Speed: 3x Faster Than Competitors
Raw accuracy is only half the story. Cohere reports a real-time factor (RTFx) up to 3x higher than similarly sized ASR models, meaning it processes audio three times faster than real-time playback.
The team also contributed optimizations to vLLM (via PR #38120) that enable:
- Variable-length audio input support
- Fine-grained concurrent encoder execution
- Packed representations for FlashAttention-based decoding
- Minimally-padded convolutional encoder batches
These optimizations deliver a further 2x throughput improvement for production inference, bringing total throughput to roughly 6x real-time under optimal conditions.
How to Get Started
The model is available on HuggingFace right now:
pip install transformers torch
from transformers import AutoModelForSpeechSeq2Seq, AutoProcessor
model = AutoModelForSpeechSeq2Seq.from_pretrained(
"CohereLabs/cohere-transcribe-03-2026"
)
processor = AutoProcessor.from_pretrained(
"CohereLabs/cohere-transcribe-03-2026"
)
For production workloads, Cohere offers the model through their API for free (with rate limits) at dashboard.cohere.com, and through Model Vault for dedicated infrastructure with per-hour pricing.

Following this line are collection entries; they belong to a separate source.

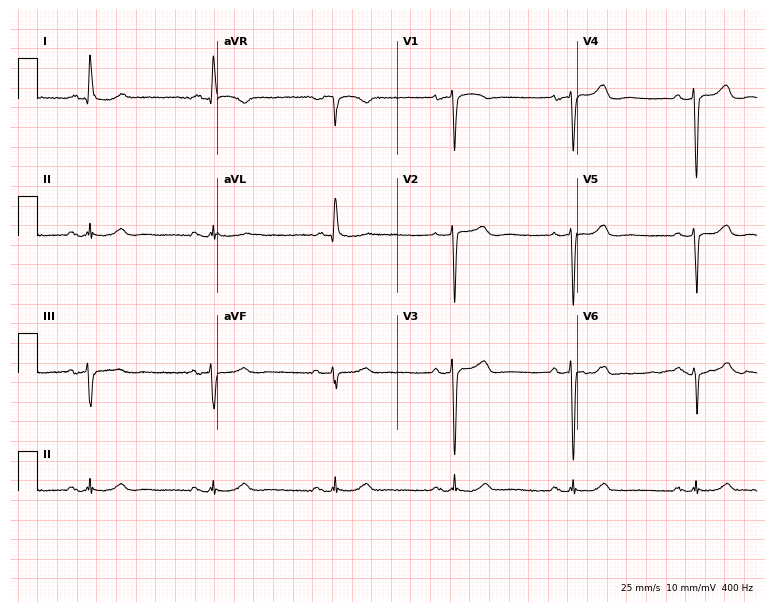
12-lead ECG from a female, 79 years old. Shows sinus bradycardia (a sinus rate of 50 beats per minute or less).
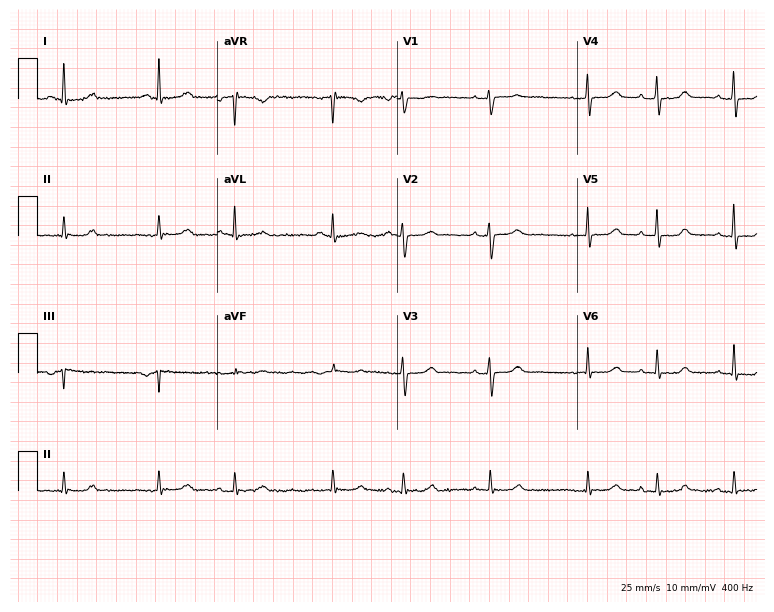
Electrocardiogram (7.3-second recording at 400 Hz), a female, 65 years old. Overall reading on record: normal ECG.
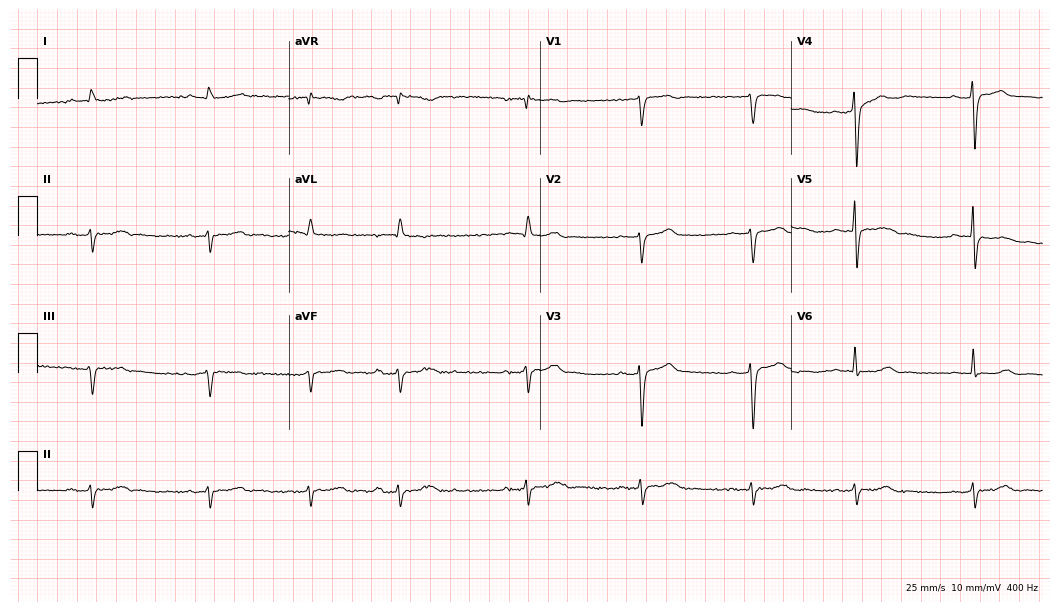
12-lead ECG from a 77-year-old male patient (10.2-second recording at 400 Hz). No first-degree AV block, right bundle branch block, left bundle branch block, sinus bradycardia, atrial fibrillation or sinus tachycardia recorded for this tracing. Only these six findings were labelled.

There is also a HuggingFace Space for quick testing without writing any code: CohereLabs/cohere-transcribe-03-2026.
Known Limitations
Two caveats worth noting:
No code-switching support. The model expects monolingual audio. If your use case involves speakers switching between languages mid-utterance, you will need a different solution or a preprocessing pipeline that segments by language.
Hallucination on non-speech sounds. Like most ASR models, Transcribe can hallucinate text when processing silence, music, or ambient noise. Cohere recommends running a Voice Activity Detection (VAD) or noise gate as a preprocessing step to filter non-speech segments before feeding audio to the model.
Why This Matters
The ASR landscape has been dominated by OpenAI Whisper since its release, largely because nothing else combined open weights with competitive accuracy. Cohere Transcribe changes that equation: it is 28% more accurate, 3x faster, supports 14 languages, and ships under the same Apache 2.0 license that makes Whisper easy to deploy.
For teams building meeting transcription, call center analytics, podcast indexing, or accessibility tools, this is a drop-in upgrade. The architecture is efficient enough to run on consumer-grade hardware, and Cohere's vLLM optimizations mean you can serve it at scale without exotic infrastructure.
The Bottom Line
Cohere Transcribe is the new default recommendation for open-source speech recognition. It beats Whisper Large v3 on accuracy by a wide margin, runs significantly faster, and costs nothing to use under Apache 2.0. The only real gaps — code-switching and non-speech hallucination — are well-documented and manageable with standard preprocessing. If you are still building on Whisper, it is time to benchmark Transcribe against your workload.